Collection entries
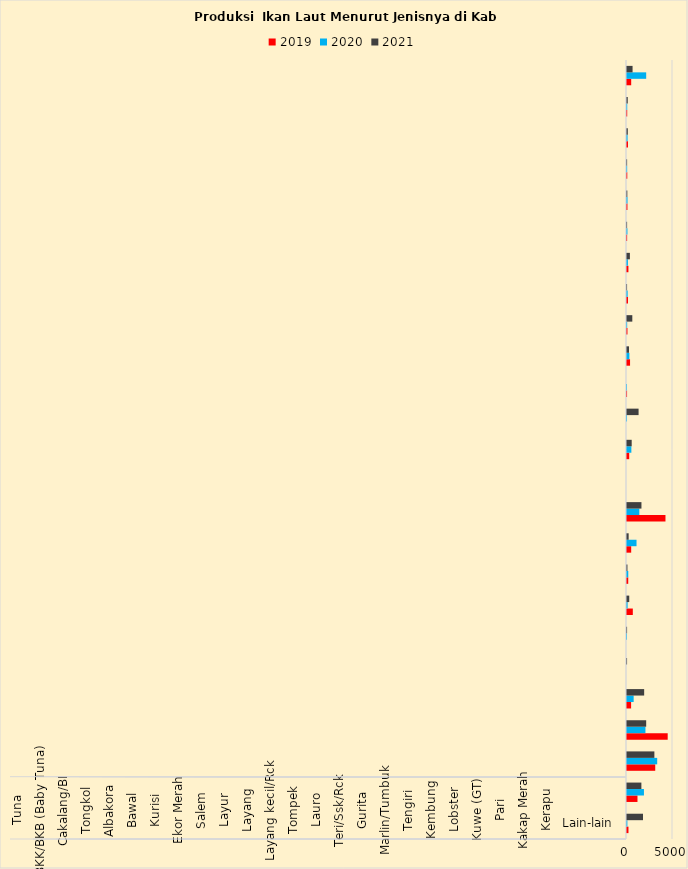
| Category | 2019 | 2020 | 2021 |
|---|---|---|---|
| Tuna | 159.68 | 40.524 | 1740.977 |
| BKK/BKB (Baby Tuna) | 1139.04 | 1842.387 | 1563.435 |
| Cakalang/BI | 3069.09 | 3282.472 | 2975.996 |
| Tongkol | 4423.78 | 2004.833 | 2085.45 |
| Albakora | 445.41 | 723.321 | 1865.339 |
| Bawal | 0 | 0 | 7.035 |
| Kurisi | 0 | 0.898 | 8.33 |
| Ekor Merah | 632.58 | 66.146 | 243.851 |
| Salem | 134.08 | 137.924 | 46.71 |
| Layur | 455.09 | 1035.535 | 180.295 |
| Layang | 4181.79 | 1340.206 | 1571.117 |
| Layang kecil/Rck | 0 | 0 | 0 |
| Tompek | 240.91 | 474.405 | 510.844 |
| Lauro | 0 | 2.9 | 1258.948 |
| Teri/Ssk/Rck | 6.65 | 0.9 | 0 |
| Gurita | 332.28 | 260.693 | 217.123 |
| Marlin/Tumbuk | 48.93 | 16.912 | 577.345 |
| Tengiri | 107.93 | 70.192 | 7.806 |
| Kembung | 153.85 | 98.27 | 314.145 |
| Lobster | 14.4 | 47.917 | 10.942 |
| Kuwe (GT) | 47.6 | 57.195 | 35.436 |
| Pari | 30.43 | 17.204 | 12.099 |
| Kakap Merah | 108.24 | 62.544 | 89.791 |
| Kerapu | 23.11 | 24.475 | 82.39 |
| Lain-lain | 455.41 | 2085.499 | 605.33 |
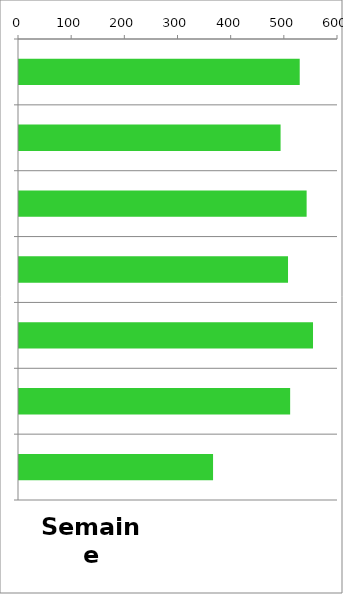
| Category | TV |
|---|---|
| 0 | 528 |
| 1 | 492 |
| 2 | 541 |
| 3 | 506 |
| 4 | 553 |
| 5 | 510 |
| 6 | 365 |
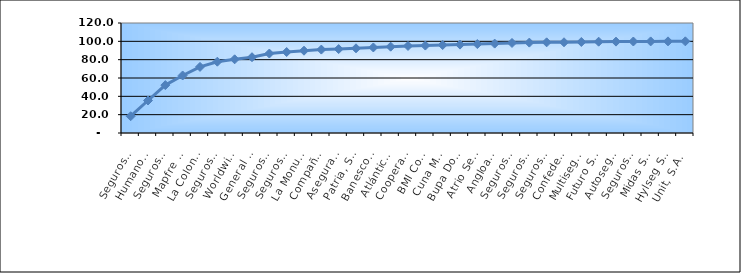
| Category | Series 0 |
|---|---|
| Seguros Universal, S. A. | 18.294 |
| Humano Seguros, S. A. | 35.443 |
| Seguros Reservas, S. A. | 52.255 |
| Mapfre BHD Compañía de Seguros | 62.727 |
| La Colonial, S. A., Compañia De Seguros | 72.118 |
| Seguros Sura, S.A. | 77.793 |
| Worldwide Seguros, S. A. | 80.374 |
| General de Seguros, S. A. | 82.672 |
| Seguros Crecer, S. A. | 86.684 |
| Seguros Pepín, S. A. | 88.327 |
| La Monumental de Seguros, S. A. | 89.763 |
| Compañía Dominicana de Seguros, C. por A. | 91.002 |
| Aseguradora Agropecuaria Dominicana, S. A. | 91.551 |
| Patria, S. A., Compañía de Seguros | 92.401 |
| Banesco Seguros | 93.307 |
| Atlántica Seguros, S. A. | 94.179 |
| Cooperativa Nacional De Seguros, Inc  | 94.952 |
| BMI Compañía de Seguros, S. A. | 95.378 |
| Cuna Mutual Insurance Society Dominicana | 95.962 |
| Bupa Dominicana, S. A. | 96.432 |
| Atrio Seguros S. A. | 97.016 |
| Angloamericana de Seguros, S. A. | 97.526 |
| Seguros La Internacional, S. A. | 98.22 |
| Seguros APS, S.R.L. | 98.615 |
| Seguros Ademi, S.A. | 98.912 |
| Confederación del Canadá Dominicana, S. A. | 98.992 |
| Multiseguros Su, S.A. | 99.297 |
| Futuro Seguros | 99.625 |
| Autoseguro, S. A. | 99.698 |
| Seguros Yunen, S.A. | 99.807 |
| Midas Seguros, S.A. | 99.92 |
| Hylseg Seguros S.A | 99.958 |
| Unit, S.A. | 100 |
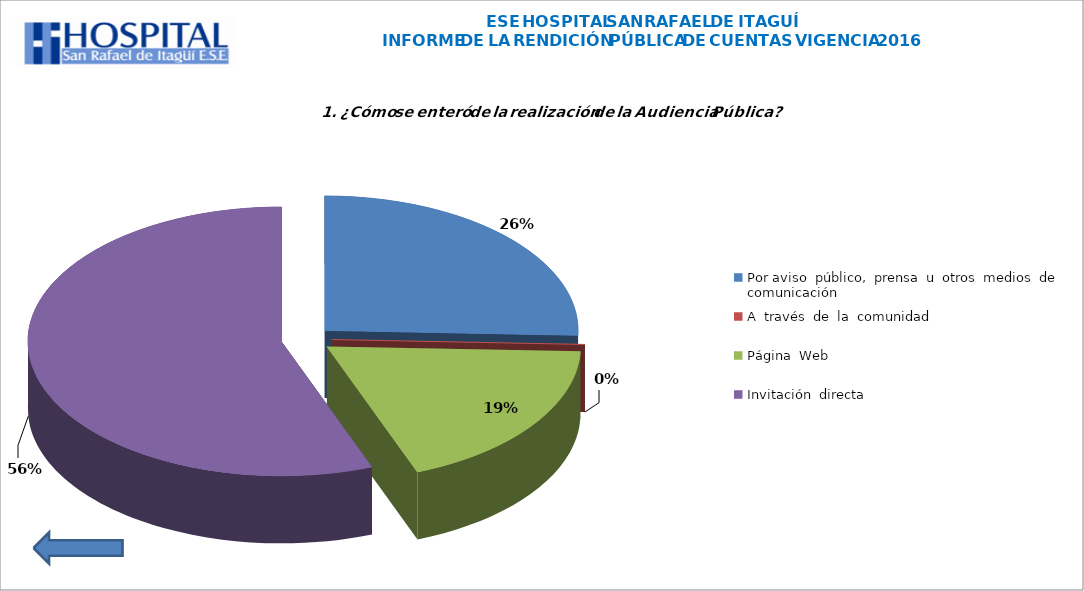
| Category | Series 0 |
|---|---|
| Por aviso  público,  prensa  u  otros  medios  de  comunicación | 11 |
| A  través  de  la  comunidad | 0 |
| Página  Web | 8 |
| Invitación  directa | 24 |
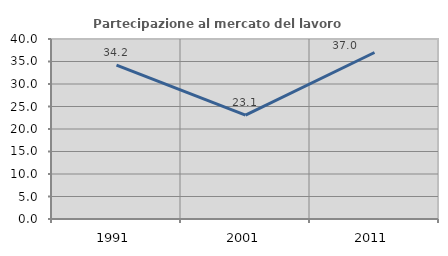
| Category | Partecipazione al mercato del lavoro  femminile |
|---|---|
| 1991.0 | 34.211 |
| 2001.0 | 23.077 |
| 2011.0 | 37 |
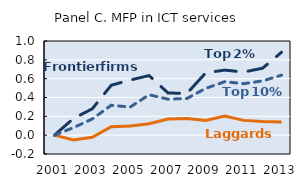
| Category | Series 0 | Series 1 | Series 2 |
|---|---|---|---|
| 2001.0 | 0 | 0 | 0 |
| 2002.0 | 0.177 | -0.052 | 0.08 |
| 2003.0 | 0.28 | -0.022 | 0.172 |
| 2004.0 | 0.53 | 0.089 | 0.317 |
| 2005.0 | 0.585 | 0.099 | 0.298 |
| 2006.0 | 0.633 | 0.121 | 0.429 |
| 2007.0 | 0.448 | 0.172 | 0.382 |
| 2008.0 | 0.443 | 0.178 | 0.39 |
| 2009.0 | 0.663 | 0.156 | 0.498 |
| 2010.0 | 0.691 | 0.204 | 0.568 |
| 2011.0 | 0.671 | 0.157 | 0.547 |
| 2012.0 | 0.711 | 0.145 | 0.576 |
| 2013.0 | 0.88 | 0.141 | 0.637 |
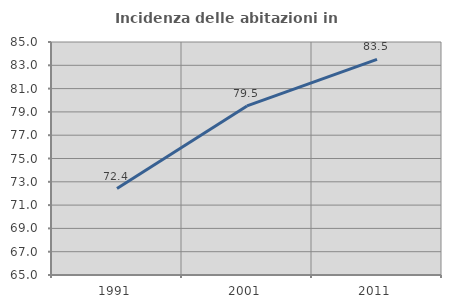
| Category | Incidenza delle abitazioni in proprietà  |
|---|---|
| 1991.0 | 72.421 |
| 2001.0 | 79.515 |
| 2011.0 | 83.51 |
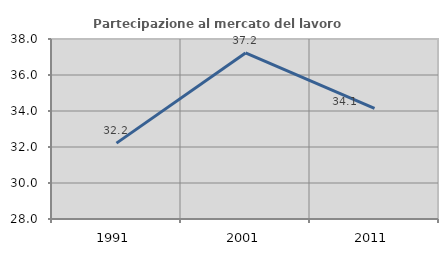
| Category | Partecipazione al mercato del lavoro  femminile |
|---|---|
| 1991.0 | 32.215 |
| 2001.0 | 37.226 |
| 2011.0 | 34.146 |
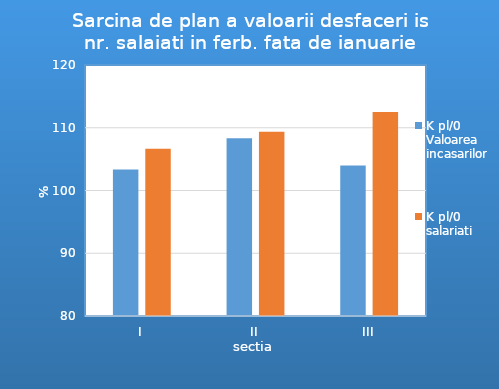
| Category | K pl/0 Valoarea incasarilor | K pl/0 salariati |
|---|---|---|
| I | 103.333 | 106.667 |
| II | 108.333 | 109.375 |
| III | 104 | 112.5 |
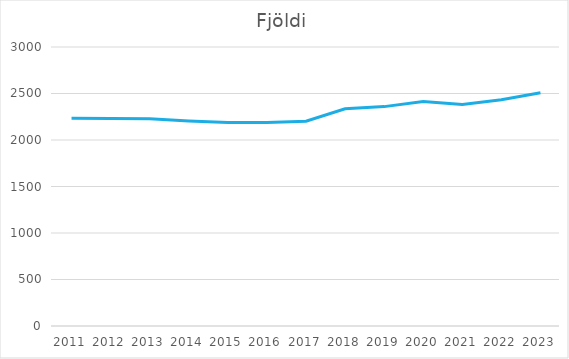
| Category | Fjöldi |
|---|---|
| 2011 | 2234 |
| 2012 | 2232 |
| 2013 | 2228 |
| 2014 | 2205 |
| 2015 | 2189 |
| 2016 | 2189 |
| 2017 | 2202 |
| 2018 | 2336 |
| 2019 | 2359 |
| 2020 | 2414 |
| 2021 | 2383 |
| 2022 | 2433 |
| 2023 | 2508 |
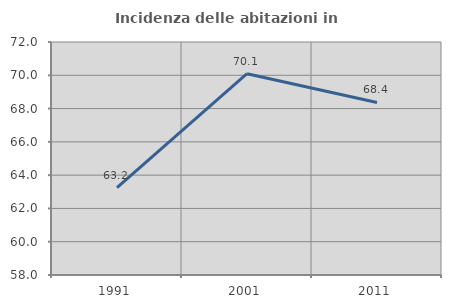
| Category | Incidenza delle abitazioni in proprietà  |
|---|---|
| 1991.0 | 63.248 |
| 2001.0 | 70.093 |
| 2011.0 | 68.367 |
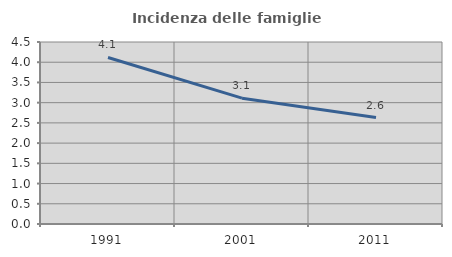
| Category | Incidenza delle famiglie numerose |
|---|---|
| 1991.0 | 4.118 |
| 2001.0 | 3.112 |
| 2011.0 | 2.632 |
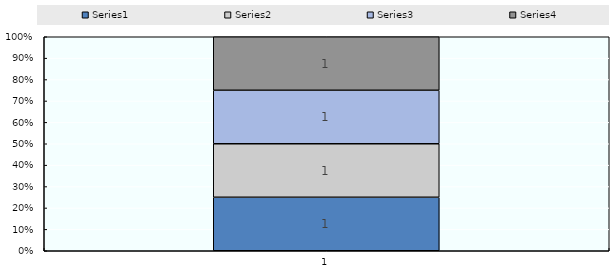
| Category | Series 0 | Series 1 | Series 2 | Series 3 |
|---|---|---|---|---|
| 0 | 1 | 1 | 1 | 1 |
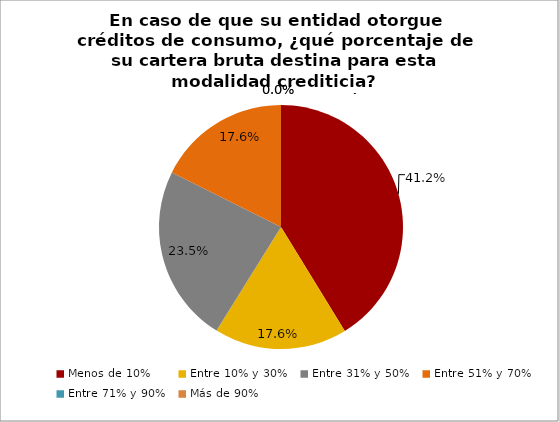
| Category | En caso de que su entidad otorgue créditos de consumo, ¿qué porcentaje de su cartera bruta destina para esta modalidad crediticia? Mercado de microcrédito |
|---|---|
| Menos de 10% | 0.412 |
| Entre 10% y 30% | 0.176 |
| Entre 31% y 50% | 0.235 |
| Entre 51% y 70% | 0.176 |
| Entre 71% y 90% | 0 |
| Más de 90% | 0 |
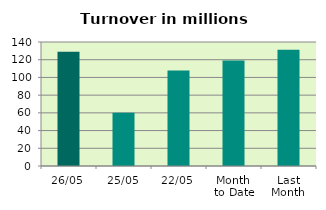
| Category | Series 0 |
|---|---|
| 26/05 | 129.132 |
| 25/05 | 60.164 |
| 22/05 | 107.752 |
| Month 
to Date | 119.206 |
| Last
Month | 131.238 |
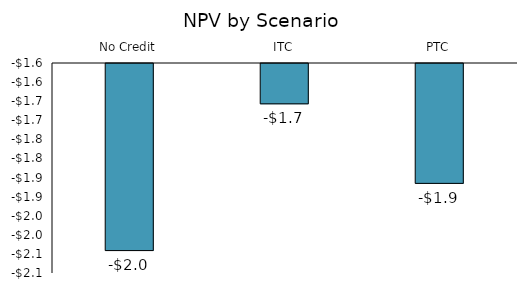
| Category | Series 0 |
|---|---|
| No Credit | -2039981.392 |
| ITC | -1655659.547 |
| PTC | -1863978.508 |

Exercise
A word-for-word reproduction is needed of the lines above from the line containing "2004.833 | 2085.45 |" through the line containing "S.A. | 98.912 |", with both ends kept and no pictures.

Written response
| Tongkol | 4423.78 | 2004.833 | 2085.45 |
| Albakora | 445.41 | 723.321 | 1865.339 |
| Bawal | 0 | 0 | 7.035 |
| Kurisi | 0 | 0.898 | 8.33 |
| Ekor Merah | 632.58 | 66.146 | 243.851 |
| Salem | 134.08 | 137.924 | 46.71 |
| Layur | 455.09 | 1035.535 | 180.295 |
| Layang | 4181.79 | 1340.206 | 1571.117 |
| Layang kecil/Rck | 0 | 0 | 0 |
| Tompek | 240.91 | 474.405 | 510.844 |
| Lauro | 0 | 2.9 | 1258.948 |
| Teri/Ssk/Rck | 6.65 | 0.9 | 0 |
| Gurita | 332.28 | 260.693 | 217.123 |
| Marlin/Tumbuk | 48.93 | 16.912 | 577.345 |
| Tengiri | 107.93 | 70.192 | 7.806 |
| Kembung | 153.85 | 98.27 | 314.145 |
| Lobster | 14.4 | 47.917 | 10.942 |
| Kuwe (GT) | 47.6 | 57.195 | 35.436 |
| Pari | 30.43 | 17.204 | 12.099 |
| Kakap Merah | 108.24 | 62.544 | 89.791 |
| Kerapu | 23.11 | 24.475 | 82.39 |
| Lain-lain | 455.41 | 2085.499 | 605.33 |
| Category | TV |
|---|---|
| 0 | 528 |
| 1 | 492 |
| 2 | 541 |
| 3 | 506 |
| 4 | 553 |
| 5 | 510 |
| 6 | 365 |
| Category | Series 0 |
|---|---|
| Seguros Universal, S. A. | 18.294 |
| Humano Seguros, S. A. | 35.443 |
| Seguros Reservas, S. A. | 52.255 |
| Mapfre BHD Compañía de Seguros | 62.727 |
| La Colonial, S. A., Compañia De Seguros | 72.118 |
| Seguros Sura, S.A. | 77.793 |
| Worldwide Seguros, S. A. | 80.374 |
| General de Seguros, S. A. | 82.672 |
| Seguros Crecer, S. A. | 86.684 |
| Seguros Pepín, S. A. | 88.327 |
| La Monumental de Seguros, S. A. | 89.763 |
| Compañía Dominicana de Seguros, C. por A. | 91.002 |
| Aseguradora Agropecuaria Dominicana, S. A. | 91.551 |
| Patria, S. A., Compañía de Seguros | 92.401 |
| Banesco Seguros | 93.307 |
| Atlántica Seguros, S. A. | 94.179 |
| Cooperativa Nacional De Seguros, Inc  | 94.952 |
| BMI Compañía de Seguros, S. A. | 95.378 |
| Cuna Mutual Insurance Society Dominicana | 95.962 |
| Bupa Dominicana, S. A. | 96.432 |
| Atrio Seguros S. A. | 97.016 |
| Angloamericana de Seguros, S. A. | 97.526 |
| Seguros La Internacional, S. A. | 98.22 |
| Seguros APS, S.R.L. | 98.615 |
| Seguros Ademi, S.A. | 98.912 |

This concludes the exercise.